▶ **TASK TO COMPLETE**:
Transcribe every entry word for word. Skip the pictures.

[Extracted records]
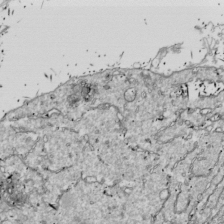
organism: Drosophila
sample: Cell division; meiosis; drosophila spermatocytes
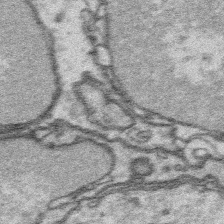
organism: Platynereis dumerilii
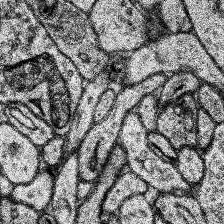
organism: Human
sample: Temporal Lobe
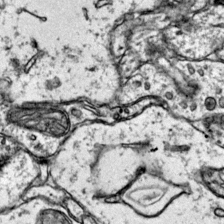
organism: Mouse
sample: Primary visual cortex
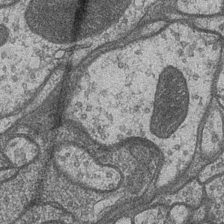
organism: Drosophila
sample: Optic medulla
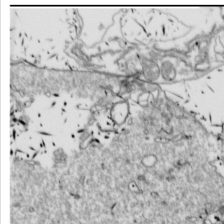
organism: Drosophila
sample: Cell division; meiosis; drosophila spermatocytes
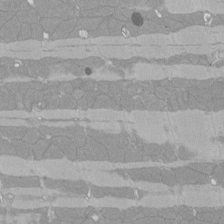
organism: Rat
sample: Left ventricle
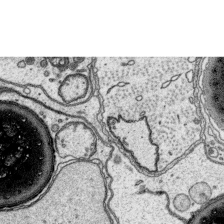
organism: Platynereis dumerilii
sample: Parapodia
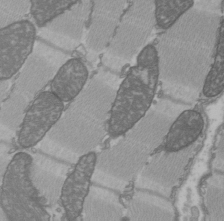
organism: C57BL Mouse
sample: Heart
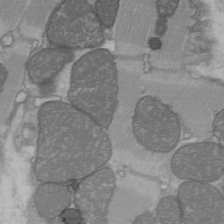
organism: C57BL Mouse
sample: Heart
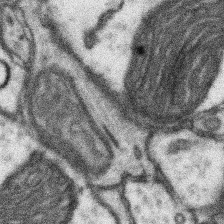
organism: Mouse
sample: Somatosensory cortex neuropil
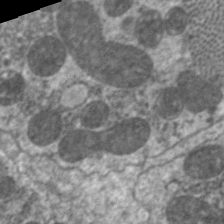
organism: C. elegans
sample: Pharynx
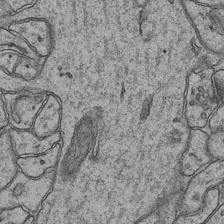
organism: Mouse
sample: CA1 Hippocampus
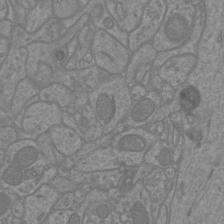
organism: Mouse
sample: Cortical neurons
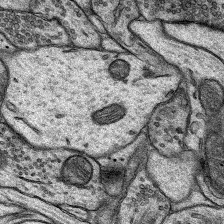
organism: Rat
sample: Hippocampus
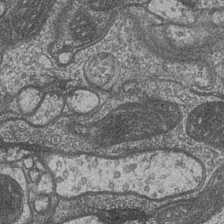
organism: Drosophila
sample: Optic medulla
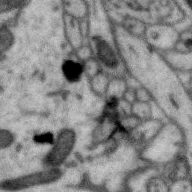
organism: Zebra finch
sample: Brain
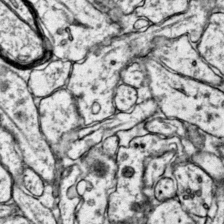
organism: Mouse
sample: Primary visual cortex
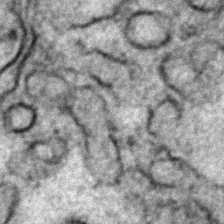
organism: Zebrafish
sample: Zebrafish embryo
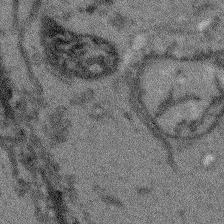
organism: Arabidopsis thaliana
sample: Root tip
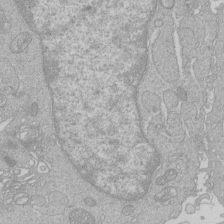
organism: Human
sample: Macrophage cells
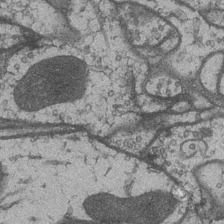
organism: Drosophila
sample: Optic medulla
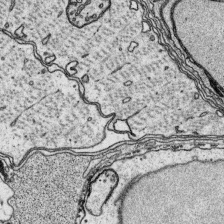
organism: Platynereis dumerilii
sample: Parapodia
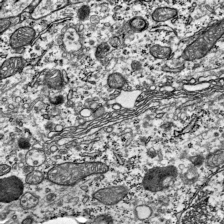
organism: Mouse
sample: Visual Cortex
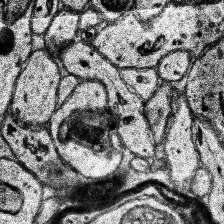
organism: Human
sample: Temporal Lobe
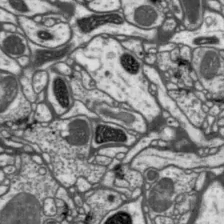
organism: Drosophila
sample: Protocerebral bridge
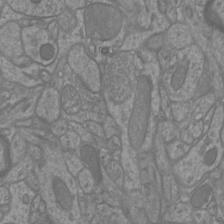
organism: Mouse
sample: Cortical neurons
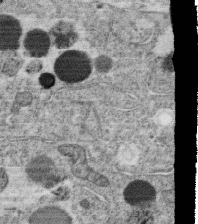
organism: C. elegans
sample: C. elegans oocyte; sperm cells
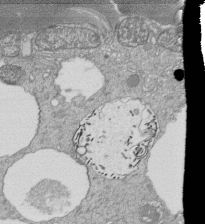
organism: Tetrahymena
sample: Cilia in tetrahymena
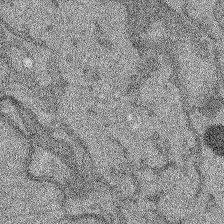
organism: Human
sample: HeLa cells
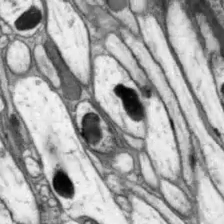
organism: Drosophila
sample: Optic lobe
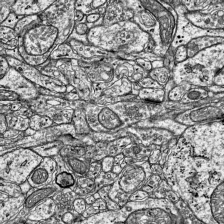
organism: Mouse
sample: Visual Cortex
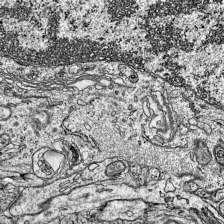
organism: Mouse
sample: Visual Cortex
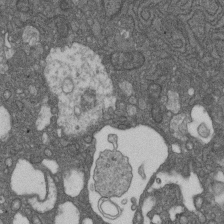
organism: Drosophila
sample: Nephrocyte
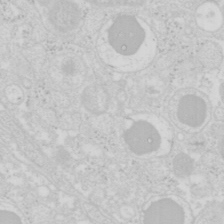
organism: Mouse
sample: Pancreas
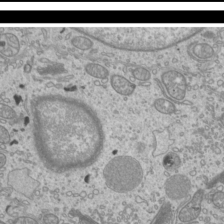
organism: Mouse
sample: Cilia; mouse epididymis
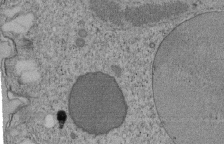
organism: Tetrahymena
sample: Cilia in tetrahymena
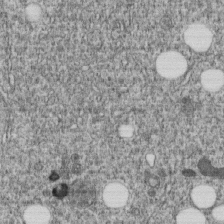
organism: C. elegans
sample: C. elegans embryo early stage
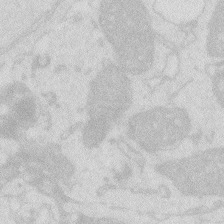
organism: Zebrafish
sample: Macrophage
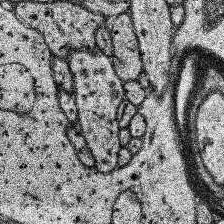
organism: Human
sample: Temporal Lobe
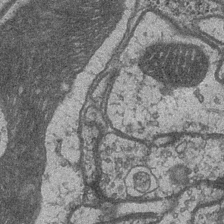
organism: Drosophila
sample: Optic medulla
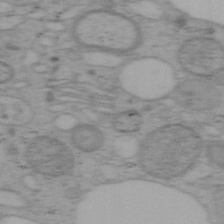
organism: Mouse
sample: OT-I killer T cells with ID8 ovarian cancer cells
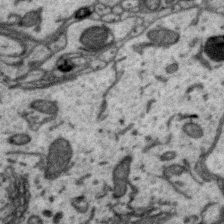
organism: Zebra finch
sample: Brain
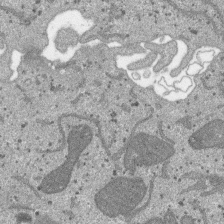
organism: Human
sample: Lung epithelial cells infected with SARS-CoV-2
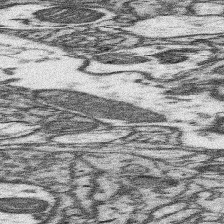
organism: Mouse
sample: Somatosensory cortex neuropil
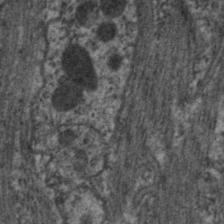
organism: C. elegans
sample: Pharynx
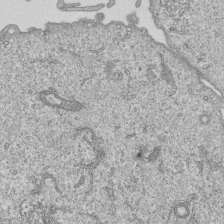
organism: Human
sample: MDA-MB-231 cells
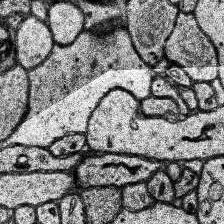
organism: Human
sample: Temporal Lobe
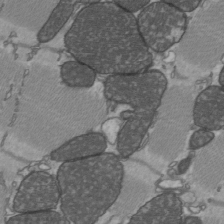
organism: C57BL Mouse
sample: Heart
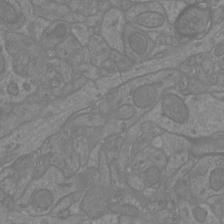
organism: Mouse
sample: Cortical neurons
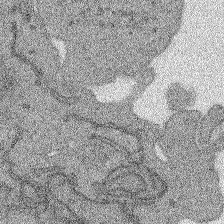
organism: Human
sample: HeLa cells
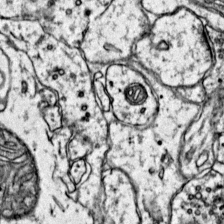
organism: Mouse
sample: Primary visual cortex
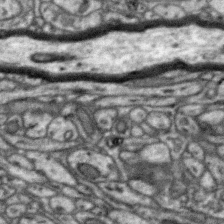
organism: Zebra finch
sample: Brain
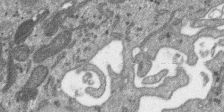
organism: Human
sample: Lung epithelial cells infected with SARS-CoV-2
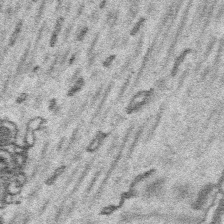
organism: Platynereis dumerilii
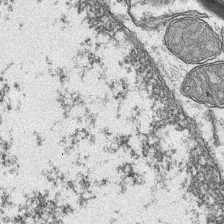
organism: Mouse
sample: CA1 Hippocampus
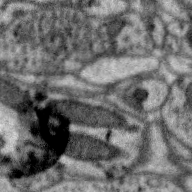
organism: Zebra finch
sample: Brain
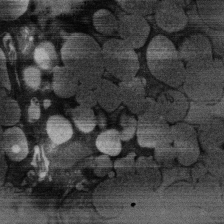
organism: Rat
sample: Salivary granule
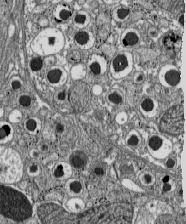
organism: C57BL Mouse
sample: Pancreatic islet
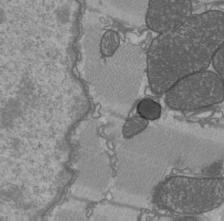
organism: C57BL Mouse
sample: Heart
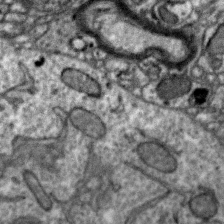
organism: Zebra finch
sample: Brain
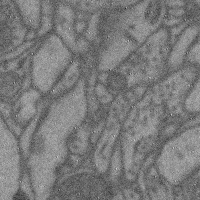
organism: Mouse
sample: Cerebral cortex
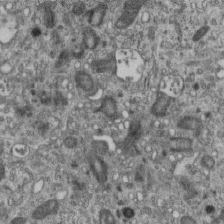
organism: Mouse
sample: Centriole in ependymal cells
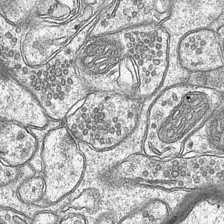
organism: Mouse
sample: CA1 Hippocampus
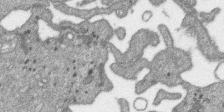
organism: Human
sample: Lung epithelial cells infected with SARS-CoV-2
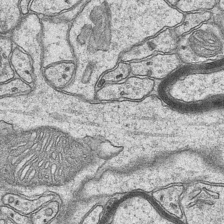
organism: Mouse
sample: CA1 Hippocampus
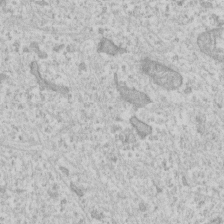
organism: Human
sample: Fibroblast cells
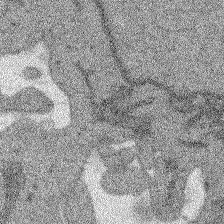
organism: Human
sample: HeLa cells
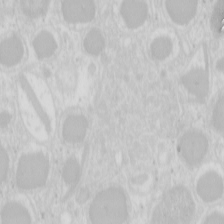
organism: Mouse
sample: Pancreas
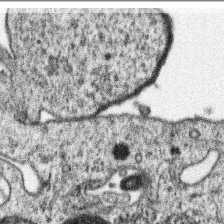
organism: Human
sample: HeLa cells
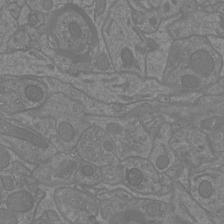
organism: Mouse
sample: Cortical neurons
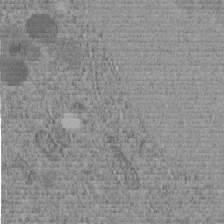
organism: C. elegans
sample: C. elegans embryo early stage
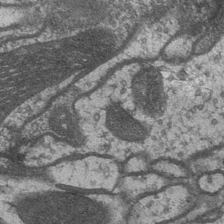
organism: Drosophila
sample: Optic medulla
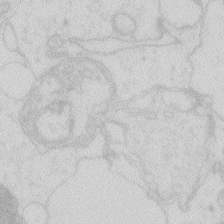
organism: Zebrafish
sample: Macrophage
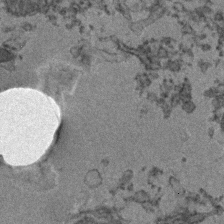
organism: Zebrafish
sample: Zebrafish embryo
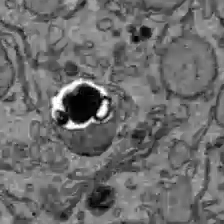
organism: C57BL Mouse
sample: Liver
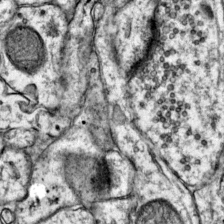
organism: Mouse
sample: Primary visual cortex
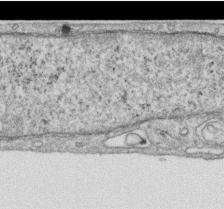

▶ **RESPONSE FOR THIS EXERCISE**:
organism: Drosophila
sample: Cell division; meiosis; drosophila spermatocytes
organism: Platynereis dumerilii
organism: Human
sample: Temporal Lobe
organism: Mouse
sample: Primary visual cortex
organism: Drosophila
sample: Optic medulla
organism: Drosophila
sample: Cell division; meiosis; drosophila spermatocytes
organism: Rat
sample: Left ventricle
organism: Platynereis dumerilii
sample: Parapodia
organism: C57BL Mouse
sample: Heart
organism: C57BL Mouse
sample: Heart
organism: Mouse
sample: Somatosensory cortex neuropil
organism: C. elegans
sample: Pharynx
organism: Mouse
sample: CA1 Hippocampus
organism: Mouse
sample: Cortical neurons
organism: Rat
sample: Hippocampus
organism: Drosophila
sample: Optic medulla
organism: Zebra finch
sample: Brain
organism: Mouse
sample: Primary visual cortex
organism: Zebrafish
sample: Zebrafish embryo
organism: Arabidopsis thaliana
sample: Root tip
organism: Human
sample: Macrophage cells
organism: Drosophila
sample: Optic medulla
organism: Platynereis dumerilii
sample: Parapodia
organism: Mouse
sample: Visual Cortex
organism: Human
sample: Temporal Lobe
organism: Drosophila
sample: Protocerebral bridge
organism: Mouse
sample: Cortical neurons
organism: C. elegans
sample: C. elegans oocyte; sperm cells
organism: Tetrahymena
sample: Cilia in tetrahymena
organism: Human
sample: HeLa cells
organism: Drosophila
sample: Optic lobe
organism: Mouse
sample: Visual Cortex
organism: Mouse
sample: Visual Cortex
organism: Drosophila
sample: Nephrocyte
organism: Mouse
sample: Pancreas
organism: Mouse
sample: Cilia; mouse epididymis
organism: Tetrahymena
sample: Cilia in tetrahymena
organism: C. elegans
sample: C. elegans embryo early stage
organism: Zebrafish
sample: Macrophage
organism: Human
sample: Temporal Lobe
organism: Drosophila
sample: Optic medulla
organism: Mouse
sample: OT-I killer T cells with ID8 ovarian cancer cells
organism: Zebra finch
sample: Brain
organism: Human
sample: Lung epithelial cells infected with SARS-CoV-2
organism: Mouse
sample: Somatosensory cortex neuropil
organism: C. elegans
sample: Pharynx
organism: Human
sample: MDA-MB-231 cells
organism: Human
sample: Temporal Lobe
organism: C57BL Mouse
sample: Heart
organism: Mouse
sample: Cortical neurons
organism: Human
sample: HeLa cells
organism: Mouse
sample: Primary visual cortex
organism: Zebra finch
sample: Brain
organism: Human
sample: Lung epithelial cells infected with SARS-CoV-2
organism: Platynereis dumerilii
organism: Mouse
sample: CA1 Hippocampus
organism: Zebra finch
sample: Brain
organism: Rat
sample: Salivary granule
organism: C57BL Mouse
sample: Pancreatic islet
organism: C57BL Mouse
sample: Heart
organism: Zebra finch
sample: Brain
organism: Mouse
sample: Cerebral cortex
organism: Mouse
sample: Centriole in ependymal cells
organism: Mouse
sample: CA1 Hippocampus
organism: Human
sample: Lung epithelial cells infected with SARS-CoV-2
organism: Mouse
sample: CA1 Hippocampus
organism: Human
sample: Fibroblast cells
organism: Human
sample: HeLa cells
organism: Mouse
sample: Pancreas
organism: Human
sample: HeLa cells
organism: Mouse
sample: Cortical neurons
organism: C. elegans
sample: C. elegans embryo early stage
organism: Drosophila
sample: Optic medulla
organism: Zebrafish
sample: Macrophage
organism: Zebrafish
sample: Zebrafish embryo
organism: C57BL Mouse
sample: Liver
organism: Mouse
sample: Primary visual cortex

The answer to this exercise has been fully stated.